The new price target reflects an anticipation of strong growth for the pharmaceutical giant in the year 2024. The firm's assessment comes despite the recent drop in Novartis shares, which occurred last week following a solid second-quarter update.

According to Berenberg, the dip in Novartis' stock value indicates that investors are adjusting their perspectives, moving beyond the immediate positive financial results. The firm suggests that while the current outlook for Novartis is positive, with expectations of strong growth in the next year, challenges may arise from patent expirations starting in 2025. This looming issue is seen as a potential dampener on growth prospects.

The assessment by Berenberg points to a balancing act for Novartis as it navigates high market expectations. The firm acknowledges the company's near-term growth and positive developments in its pipeline but cautions about the increased risks that come with heightened expectations.

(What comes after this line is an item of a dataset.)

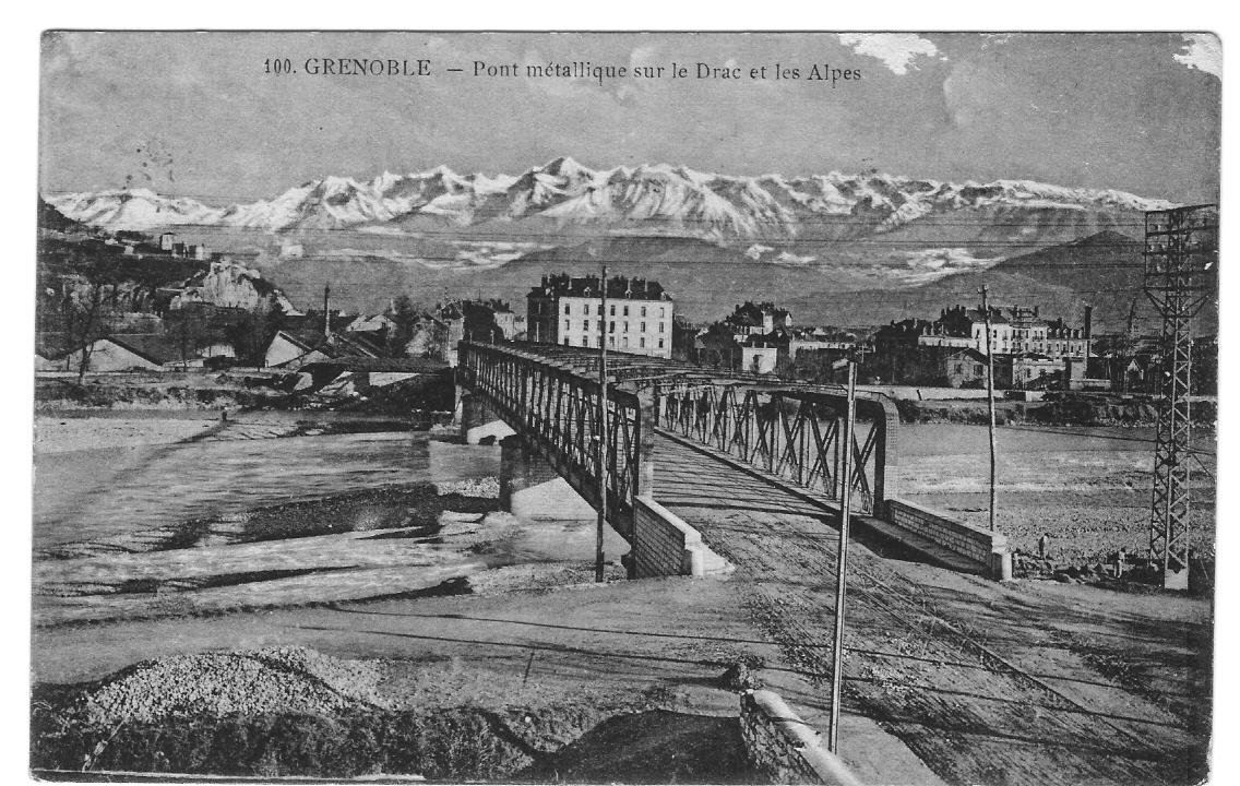 Grenoble, pont sur le Drac où passait deux lignes de tramways. Actuellement c'est l'emplacement du pont du Vercors et les tramways passent depuis 1987 sur le pont bleu appelé pont du Drac.

Novartis has been in focus for its quarterly performance, which has been robust, but the market's reaction has been mixed. Berenberg's revised price target is indicative of the firm's belief in Novartis' capacity to sustain growth in the short term, even as it approaches a period where patent expirations could affect its revenue stream.

The update provided by Berenberg is a significant indicator for investors, as it underscores the importance of looking beyond immediate financial metrics. Novartis' strategic direction and its ability to manage upcoming challenges will be crucial for its performance on the stock market, especially as it approaches a potentially transformative period post-2024.